WHAT YOU SHOULD DO: Restate the data below word for word, omitting pictures.

STORED DATA:
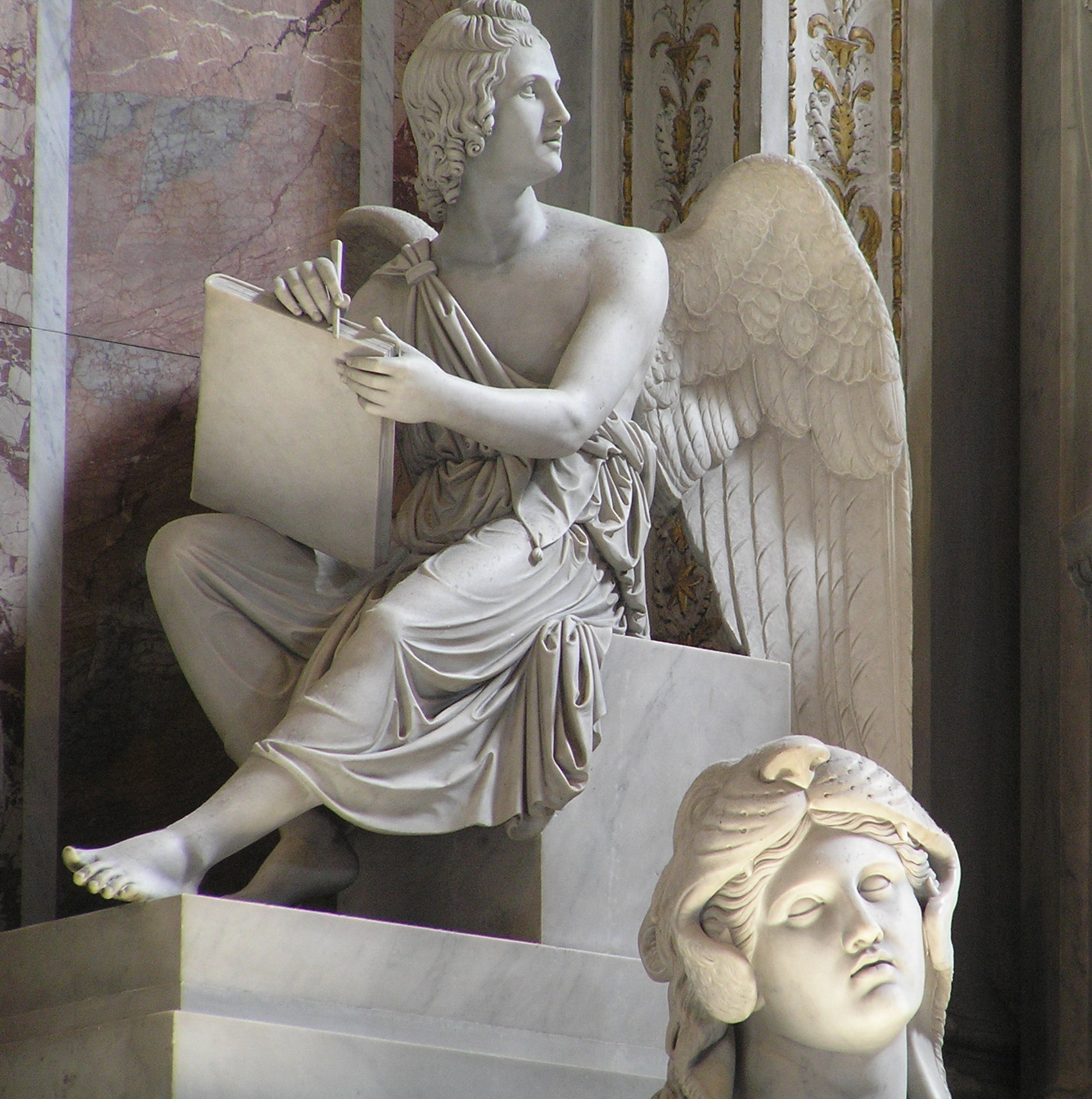 Particolare della tomba di Pio VII Chiaramonti, collocata nella Cappella Clementina nella Basilica di S. Pietro in Vaticano a Roma e realizzata da Bertel Thorvaldsen. Sono io l'autore della foto e la cedo in pubblico dominio rinunciando a tutti i diritti.
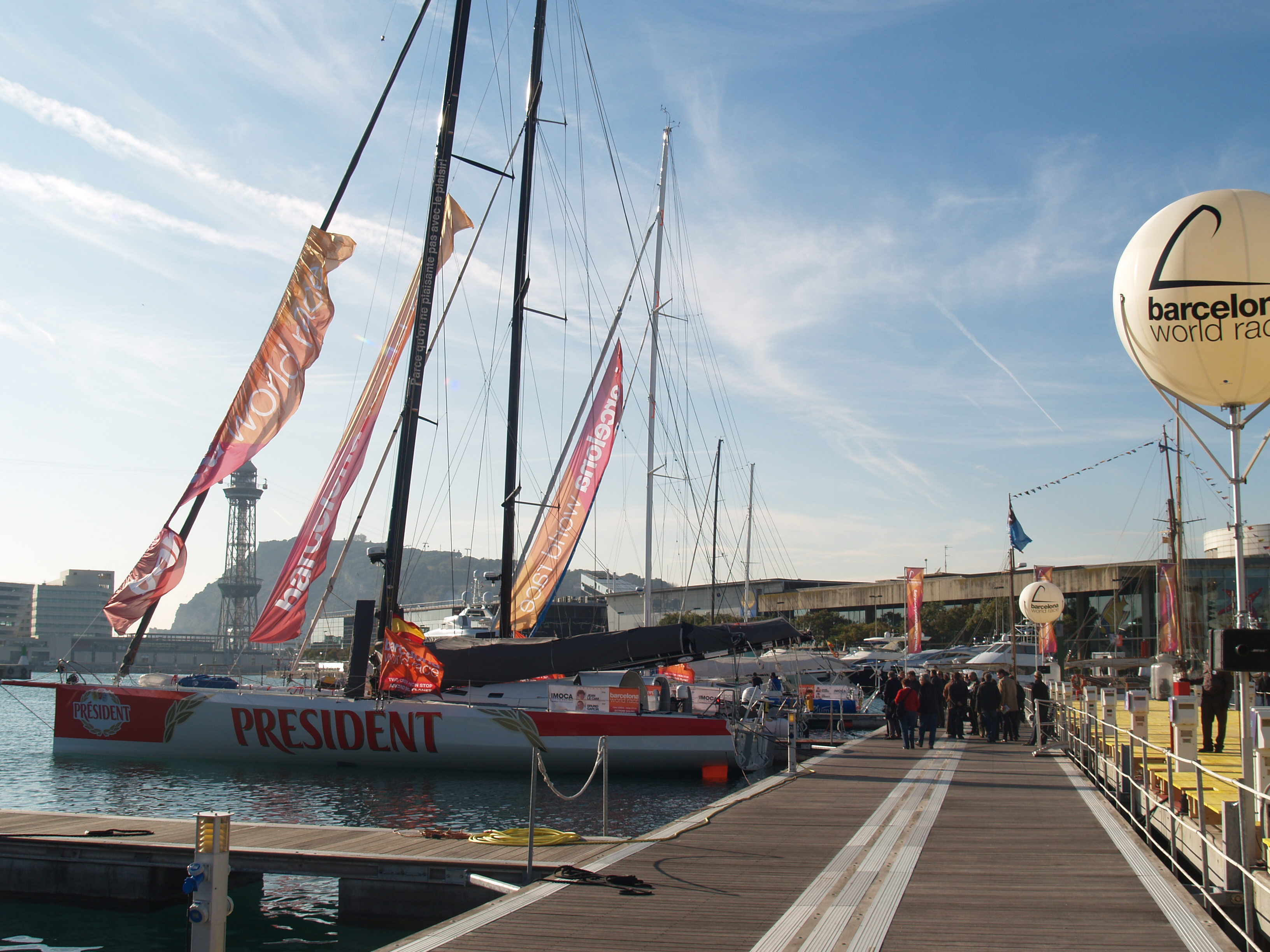 PC190289
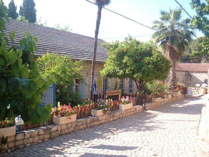 The house of Dr. Gideon Mer, reconstruction site, Rosh Pina, Israel. בית הדוקטור גדעון מר, הלוחם במלריה, אתר השחזור ראש פינה, ישראל
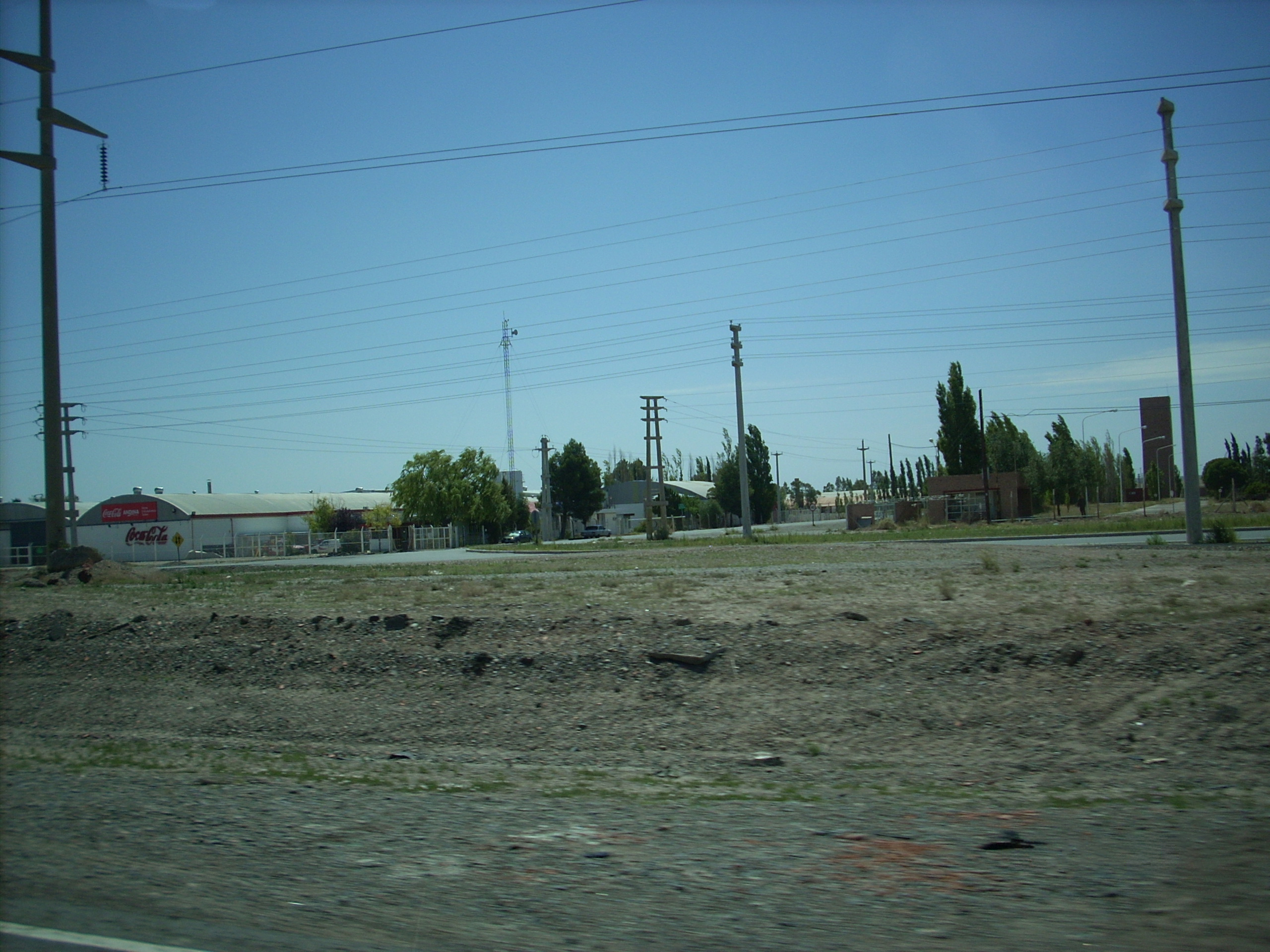 Vista del Parque Industrial de Trelew desde la ruta 25

EXERCISE OUTPUT:
 Particolare della tomba di Pio VII Chiaramonti, collocata nella Cappella Clementina nella Basilica di S. Pietro in Vaticano a Roma e realizzata da Bertel Thorvaldsen. Sono io l'autore della foto e la cedo in pubblico dominio rinunciando a tutti i diritti.
 PC190289
 The house of Dr. Gideon Mer, reconstruction site, Rosh Pina, Israel. בית הדוקטור גדעון מר, הלוחם במלריה, אתר השחזור ראש פינה, ישראל
 Vista del Parque Industrial de Trelew desde la ruta 25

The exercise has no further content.